Sin dai suoi primi scritti, l’analisi e l’arte pirandelliane si inscrivono in un clima di profonda delusione e di disincanto culturale. La ferita del Risorgimento tradito non si rimarginò mai nell’animo dello scrittore. E a ciò fanno da contrappunto il fallimento dell’ottimismo positivistico e la conseguente accusa che gli spiriti più avvertiti, e Pirandello è tra questi, lanciano contro il trionfalismo tecnico- scientista.

I rovesci economici della famiglia d’origine e il dramma della “follia” della moglie contribuiscono all’acuirsi del suo sguardo relativista. «Nulla a che vedere – spiega Giulio Giorello per spiegare filosoficamente il “relativismo” – con le caricature, talora fatte proprie da schizzinosi eruditi, per cui relativismo non sarebbe altro che la notte in cui “tutte le vacche ( ovvero tutte le credenze) sono nere”; piuttosto, è lo spirito di resistenza che contesta che una qualche credenza o forma di vita si arroghi il monopolio della verità o della giustizia».

Sulla base di un relativismo “profondo” Pirandello scrive infatti tutti i suoi capolavori e nel giro di un decennio arrivò a dimostrarsi come il drammaturgo di maggior fama nel mondo, come testimonia il premio Nobel per la letteratura ricevuto nel ’ 34. Molte delle opere pirandelliane cominciavano ad essere trasposte al cinema oltreché a Broadway e lo stesso Pirandello andava spesso ad assistere alla lavorazione dei film. Andò anche negli Stati Uniti, dove famosi attori e attrici di Hollywood, come Greta Garbo, interpretavano i suoi soggetti. Nell’ultimo di questi viaggi si incontrò con Albert Einstein a Princeton. Tema del colloquio? La teoria della relatività e – ancora – il relativismo, la messa in discussione di tutte le certezze scontate, metafisiche o ideologiche, comunque a buon mercato. «È un demistificatore Pirandello?

Un demistificatore – annotava Alberto Asor Rosa nel suo saggio La cultura in Storia d’Italia dall’Unità a oggi – e, al tempo stesso un mistificatore, nella misura in cui fu lui stesso un mistificato. Il rovesciamento dei miti, la messa in crisi delle nozioni e dei convincimenti più diffusi mettono lo spettatore di fronte alla miseria delle proprie conoscenze e capacità di conoscenza, ma lo convincono al tempo stesso di assistere al ritmo inesorabile e non modificabile della vita, alla tragicommedia dell’essere umano».

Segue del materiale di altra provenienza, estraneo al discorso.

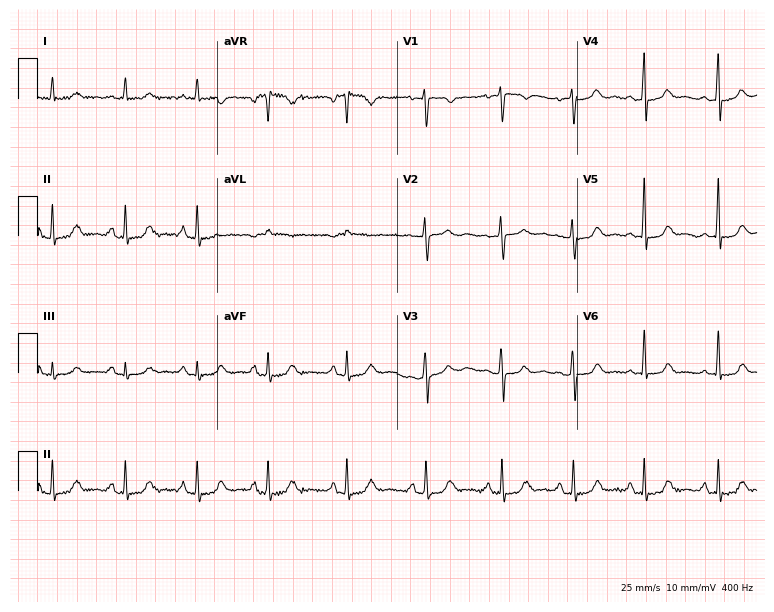
Standard 12-lead ECG recorded from a woman, 41 years old. Read as a normal ECG.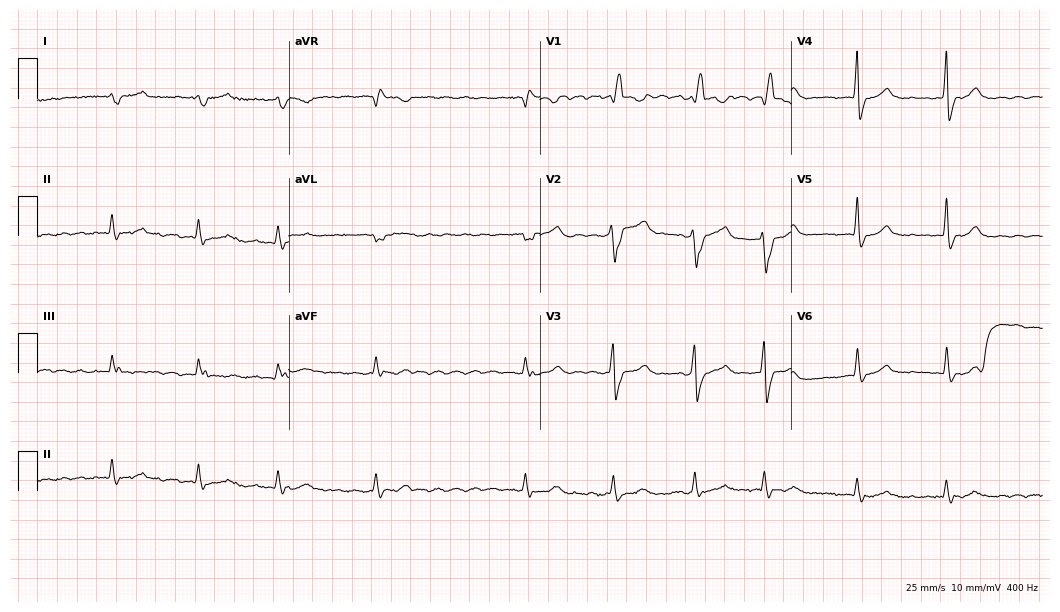
12-lead ECG from an 84-year-old male (10.2-second recording at 400 Hz). No first-degree AV block, right bundle branch block, left bundle branch block, sinus bradycardia, atrial fibrillation or sinus tachycardia recorded for this tracing.

Nel ’ 36, dopo aver assistito alla riprese di un film tratto dal suo capolavoro narrativo, Il fu Mattia Pascal, Pirandello si ammala di polmonite e muore il 10 dicembre. Il regime fascista avrebbe voluto esequie di Stato. Vennero invece rispettate le sue volontà: «Carro d’infima classe, quello dei poveri. Nudo. E nessuno m’accompagni, né parenti né amici. Il carro, il cavallo, il cocchiere e basta. Bruciatemi». Per sua volontà il corpo, senza alcuna cerimonia, fu cremato, per evitare postume consacrazioni cimiteriali e monumentali. Le sue ceneri furono deposte in un vaso greco e portate nella sua Girgenti, nella villa di famiglia “Caos”.